From the other point of view, it was also suggested that the paracrine substances of skeletal-myogenic cells exert facilitative effects for the peripheral nerve regeneration process. This concept further suggests that the skeletal muscle fiber and peripheral nerve regeneration process may share the large number of essential factors, and they co-working together. This notion also supports the previous results of Sk-SCs transplantation that asynchronized reconstitution of muscle-nerve-blood vessels were induced in the severe muscle injury with a sizable defect [5,6].

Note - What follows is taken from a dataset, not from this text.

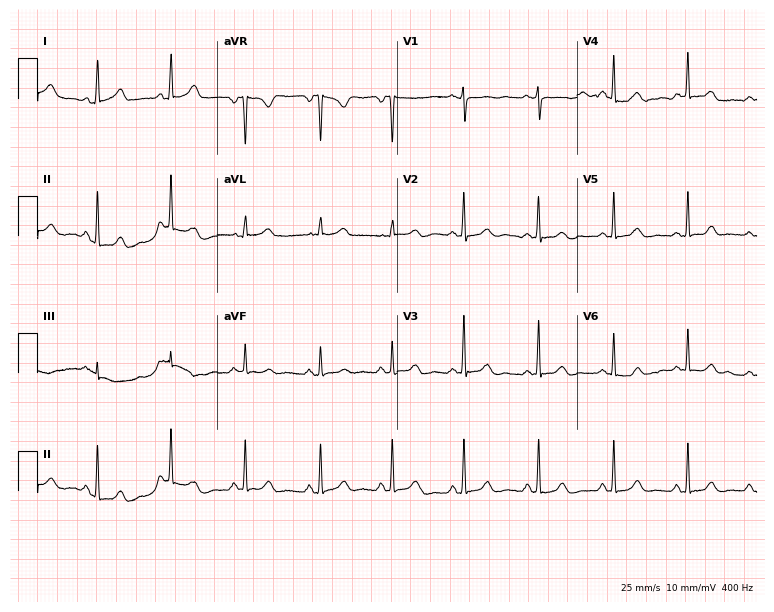
ECG (7.3-second recording at 400 Hz) — a woman, 43 years old. Labelled as a normal ECG.

Finally, the cytokine supply associate with the stem cell transplantation was proposed in this commentary. However, administration therapy of recombinant cytokines, which will be selected appropriately in the near future, should be also considered. In particular, the nerve injury categorized in the Seddons’s axonotmesis and/or the Sunderland’s fourth degree, because the continuity of the epineurium (the most outer layer) is maintained, but involves loss of axons, endoneurial tubes, perineurial fasciculi and vascular networks, thus, associated with a bad prognosis. In addition, a development of the nerve bridging materials, which enable a sustained-release of cytokines, such as the biodegradable tubes, is also much-needed.

CONCLUSION

Through these studies, it is supposed that the first 2-3 weeks from the onset of nerve damage may be a critical period to supply nerve-vascular growth factors to obtain the better nerve regeneration. This notion is found to be useful for future cytokine therapy for the severe peripheral nerve injury.